## Assigned task
Nothing but the lines below from the one holding "2015.0 | 6.14 |" up to and including the one holding "provincias | 5 |" should be copied, exactly and without pictures.

## Supplied information

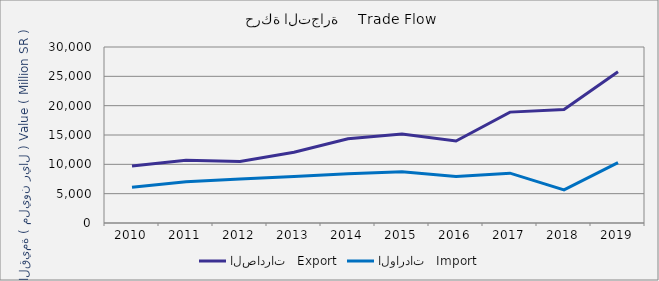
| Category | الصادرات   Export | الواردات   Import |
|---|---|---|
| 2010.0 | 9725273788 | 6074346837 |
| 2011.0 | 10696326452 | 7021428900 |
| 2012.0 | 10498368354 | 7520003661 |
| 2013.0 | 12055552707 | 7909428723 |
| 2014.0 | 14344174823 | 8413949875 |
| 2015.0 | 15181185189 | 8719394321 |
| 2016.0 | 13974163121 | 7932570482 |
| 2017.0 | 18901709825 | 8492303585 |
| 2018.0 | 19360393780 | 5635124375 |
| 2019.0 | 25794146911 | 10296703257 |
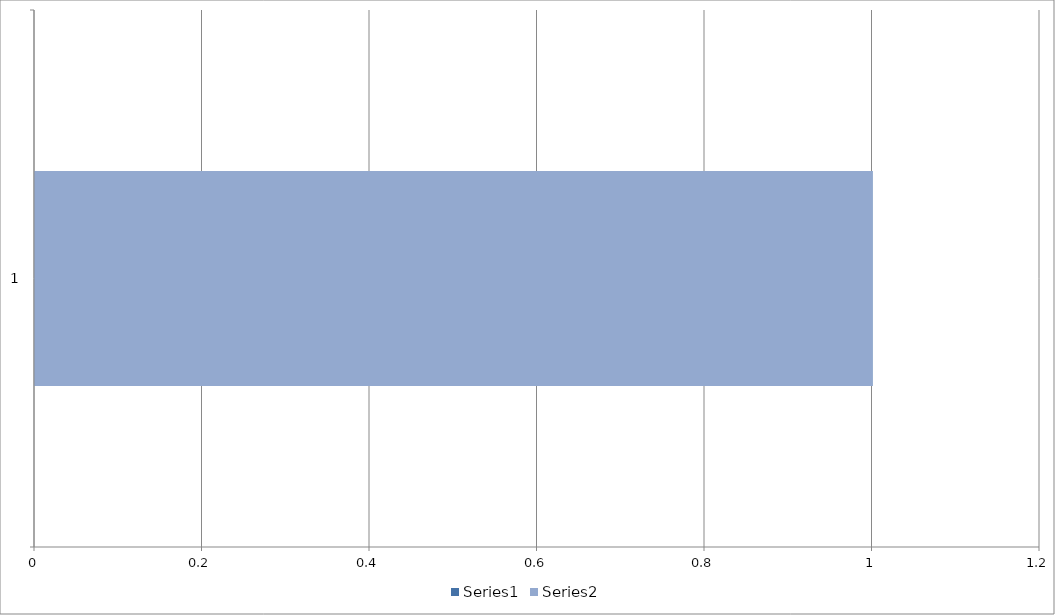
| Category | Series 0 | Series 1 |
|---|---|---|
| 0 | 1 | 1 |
...
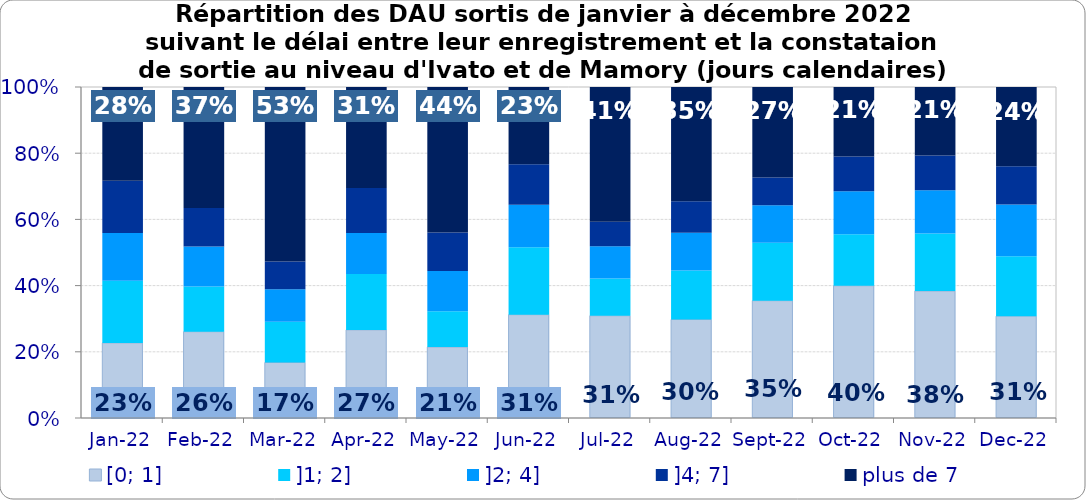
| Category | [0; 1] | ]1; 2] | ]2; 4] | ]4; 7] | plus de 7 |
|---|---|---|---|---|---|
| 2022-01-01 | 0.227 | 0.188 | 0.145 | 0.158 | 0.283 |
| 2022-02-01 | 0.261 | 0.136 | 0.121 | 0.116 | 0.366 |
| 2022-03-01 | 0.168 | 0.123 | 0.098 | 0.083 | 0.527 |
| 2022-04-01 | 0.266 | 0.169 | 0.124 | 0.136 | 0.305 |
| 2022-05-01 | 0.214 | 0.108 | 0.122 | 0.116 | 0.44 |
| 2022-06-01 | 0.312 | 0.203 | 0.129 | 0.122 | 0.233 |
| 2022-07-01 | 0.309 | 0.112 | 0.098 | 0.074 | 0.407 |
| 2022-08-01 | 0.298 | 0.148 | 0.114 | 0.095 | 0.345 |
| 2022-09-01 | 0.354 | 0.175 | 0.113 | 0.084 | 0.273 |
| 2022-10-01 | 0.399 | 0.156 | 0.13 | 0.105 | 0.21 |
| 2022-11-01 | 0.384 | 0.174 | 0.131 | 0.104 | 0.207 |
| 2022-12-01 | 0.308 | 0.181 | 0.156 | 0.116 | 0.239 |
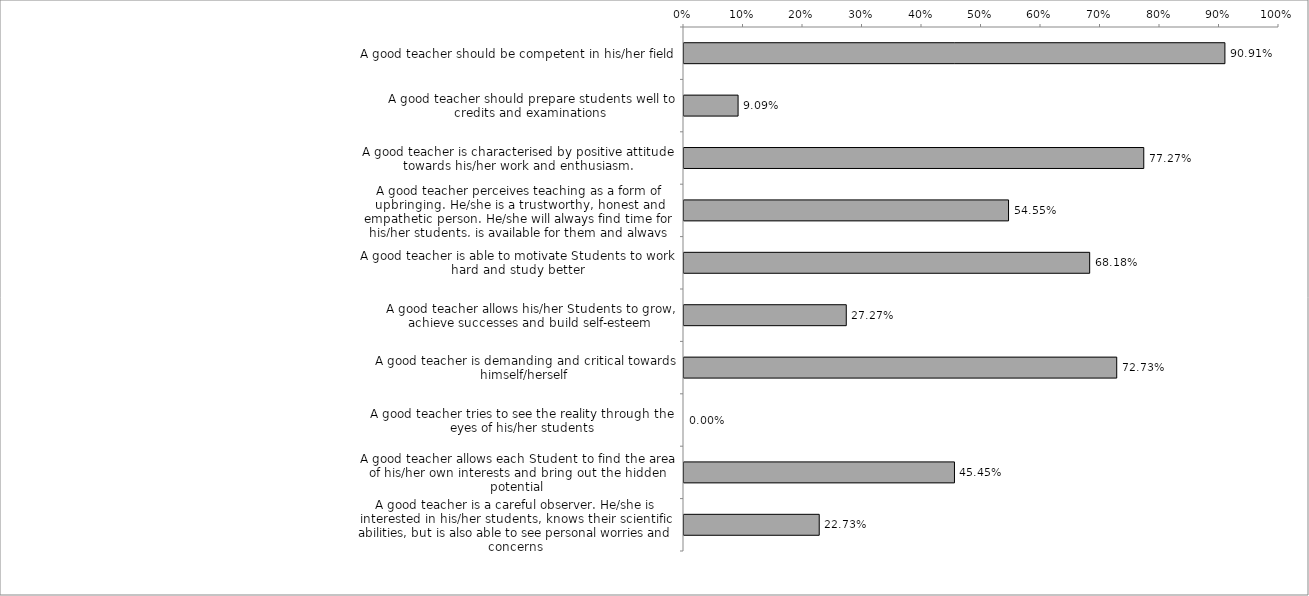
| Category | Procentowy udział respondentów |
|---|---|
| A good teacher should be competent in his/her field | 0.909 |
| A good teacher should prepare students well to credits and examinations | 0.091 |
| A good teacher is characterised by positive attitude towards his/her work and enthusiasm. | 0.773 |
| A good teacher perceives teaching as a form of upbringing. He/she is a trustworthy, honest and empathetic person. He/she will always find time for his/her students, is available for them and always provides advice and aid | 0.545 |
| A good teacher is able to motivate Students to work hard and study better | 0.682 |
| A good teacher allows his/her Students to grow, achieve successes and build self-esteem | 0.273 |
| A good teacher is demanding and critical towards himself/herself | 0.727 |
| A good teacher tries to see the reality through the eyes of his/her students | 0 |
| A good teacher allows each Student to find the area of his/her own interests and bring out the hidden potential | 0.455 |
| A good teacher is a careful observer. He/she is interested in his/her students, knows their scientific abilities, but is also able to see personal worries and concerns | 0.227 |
* * *
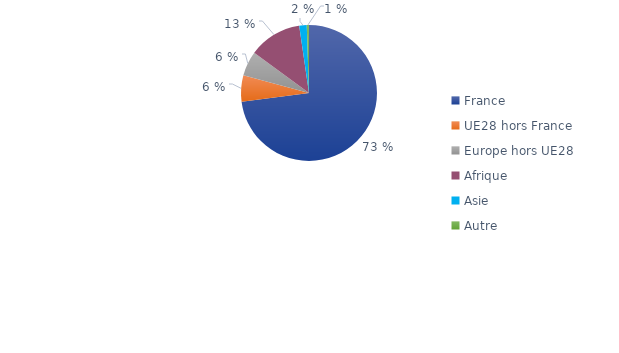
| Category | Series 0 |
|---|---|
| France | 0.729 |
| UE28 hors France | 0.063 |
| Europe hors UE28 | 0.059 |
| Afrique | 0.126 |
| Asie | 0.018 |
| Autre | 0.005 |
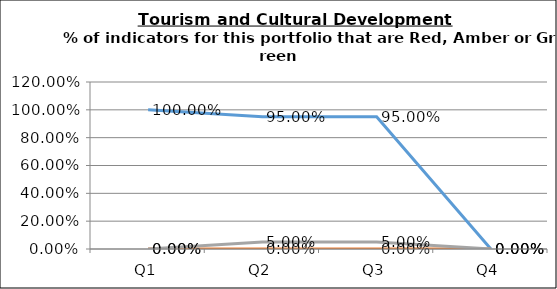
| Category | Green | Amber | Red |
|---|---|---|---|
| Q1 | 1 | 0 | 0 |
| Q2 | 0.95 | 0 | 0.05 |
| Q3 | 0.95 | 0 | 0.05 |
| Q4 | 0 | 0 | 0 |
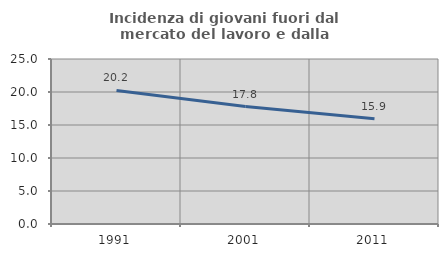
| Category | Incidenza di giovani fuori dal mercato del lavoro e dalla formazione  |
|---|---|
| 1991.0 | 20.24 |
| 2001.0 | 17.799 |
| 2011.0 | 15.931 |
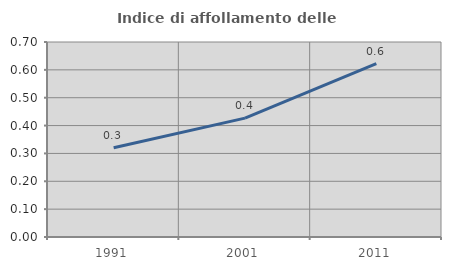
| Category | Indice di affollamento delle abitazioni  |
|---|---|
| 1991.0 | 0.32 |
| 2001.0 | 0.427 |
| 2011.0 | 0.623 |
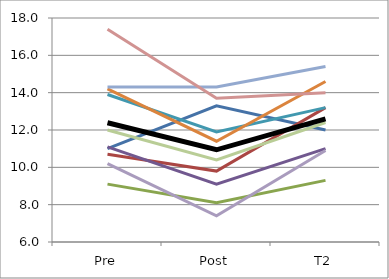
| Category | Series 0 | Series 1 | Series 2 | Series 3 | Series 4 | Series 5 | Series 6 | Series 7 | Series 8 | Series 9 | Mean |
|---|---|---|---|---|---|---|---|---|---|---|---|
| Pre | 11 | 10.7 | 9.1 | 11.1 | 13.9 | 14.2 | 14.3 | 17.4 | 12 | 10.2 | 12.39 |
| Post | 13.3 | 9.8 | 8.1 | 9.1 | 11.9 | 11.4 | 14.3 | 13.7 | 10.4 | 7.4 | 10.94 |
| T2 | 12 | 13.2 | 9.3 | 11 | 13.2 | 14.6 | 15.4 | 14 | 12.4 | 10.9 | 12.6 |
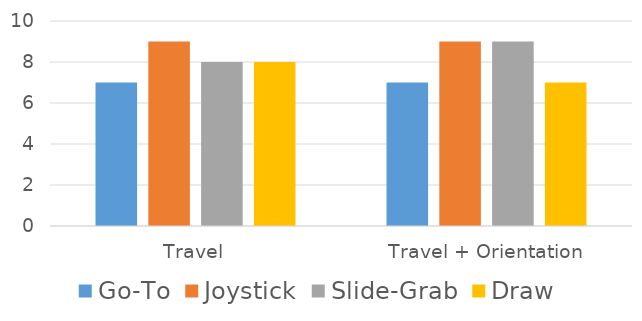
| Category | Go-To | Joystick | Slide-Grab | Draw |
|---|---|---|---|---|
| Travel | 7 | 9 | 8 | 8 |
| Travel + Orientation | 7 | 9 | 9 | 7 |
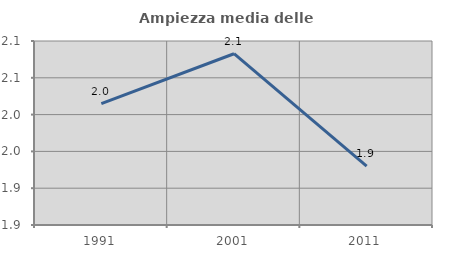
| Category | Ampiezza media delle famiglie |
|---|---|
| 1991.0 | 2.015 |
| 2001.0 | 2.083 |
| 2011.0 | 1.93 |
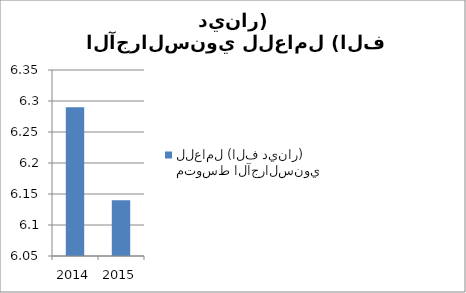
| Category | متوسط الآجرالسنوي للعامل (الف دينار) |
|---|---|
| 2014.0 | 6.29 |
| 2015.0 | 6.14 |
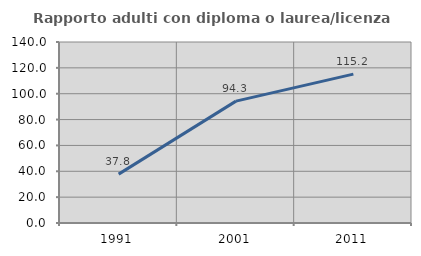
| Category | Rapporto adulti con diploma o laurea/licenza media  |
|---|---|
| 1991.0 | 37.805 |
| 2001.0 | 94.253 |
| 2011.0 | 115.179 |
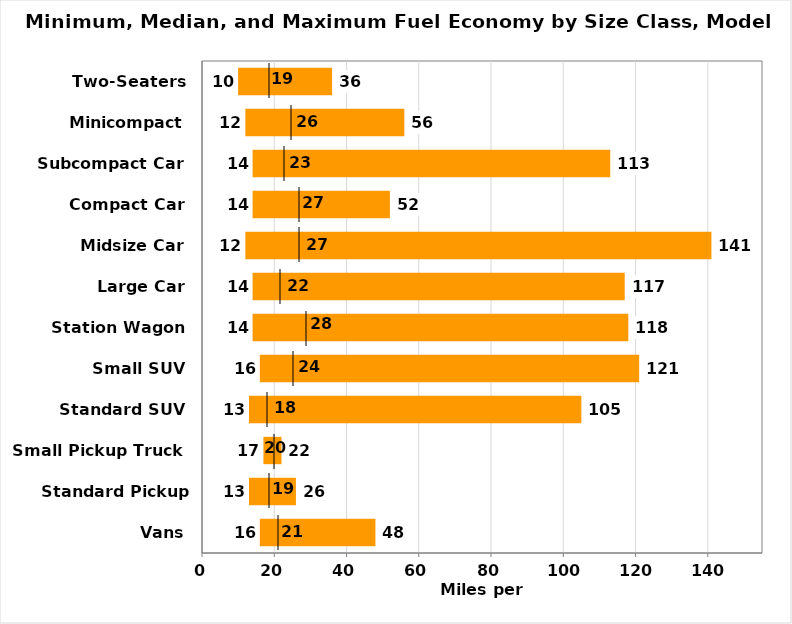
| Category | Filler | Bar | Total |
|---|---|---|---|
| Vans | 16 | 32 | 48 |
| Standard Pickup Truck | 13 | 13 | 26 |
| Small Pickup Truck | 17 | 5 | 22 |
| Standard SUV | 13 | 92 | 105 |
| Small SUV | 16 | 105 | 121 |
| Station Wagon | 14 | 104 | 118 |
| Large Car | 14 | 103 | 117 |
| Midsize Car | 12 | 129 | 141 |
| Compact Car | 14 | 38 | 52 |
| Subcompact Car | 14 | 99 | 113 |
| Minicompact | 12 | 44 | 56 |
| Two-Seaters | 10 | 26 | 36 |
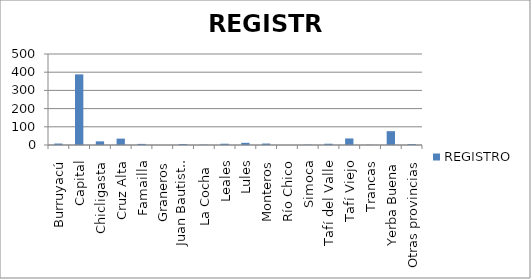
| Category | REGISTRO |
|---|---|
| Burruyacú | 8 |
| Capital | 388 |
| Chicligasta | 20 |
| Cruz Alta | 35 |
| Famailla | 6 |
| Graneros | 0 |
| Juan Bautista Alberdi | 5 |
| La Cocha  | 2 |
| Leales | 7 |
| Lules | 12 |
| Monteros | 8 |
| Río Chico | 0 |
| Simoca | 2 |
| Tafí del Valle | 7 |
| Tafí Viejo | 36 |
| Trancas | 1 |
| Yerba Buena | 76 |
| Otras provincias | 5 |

## Written solution
| 2015.0 | 6.14 |
| Category | Rapporto adulti con diploma o laurea/licenza media  |
|---|---|
| 1991.0 | 37.805 |
| 2001.0 | 94.253 |
| 2011.0 | 115.179 |
| Category | Filler | Bar | Total |
|---|---|---|---|
| Vans | 16 | 32 | 48 |
| Standard Pickup Truck | 13 | 13 | 26 |
| Small Pickup Truck | 17 | 5 | 22 |
| Standard SUV | 13 | 92 | 105 |
| Small SUV | 16 | 105 | 121 |
| Station Wagon | 14 | 104 | 118 |
| Large Car | 14 | 103 | 117 |
| Midsize Car | 12 | 129 | 141 |
| Compact Car | 14 | 38 | 52 |
| Subcompact Car | 14 | 99 | 113 |
| Minicompact | 12 | 44 | 56 |
| Two-Seaters | 10 | 26 | 36 |
| Category | REGISTRO |
|---|---|
| Burruyacú | 8 |
| Capital | 388 |
| Chicligasta | 20 |
| Cruz Alta | 35 |
| Famailla | 6 |
| Graneros | 0 |
| Juan Bautista Alberdi | 5 |
| La Cocha  | 2 |
| Leales | 7 |
| Lules | 12 |
| Monteros | 8 |
| Río Chico | 0 |
| Simoca | 2 |
| Tafí del Valle | 7 |
| Tafí Viejo | 36 |
| Trancas | 1 |
| Yerba Buena | 76 |
| Otras provincias | 5 |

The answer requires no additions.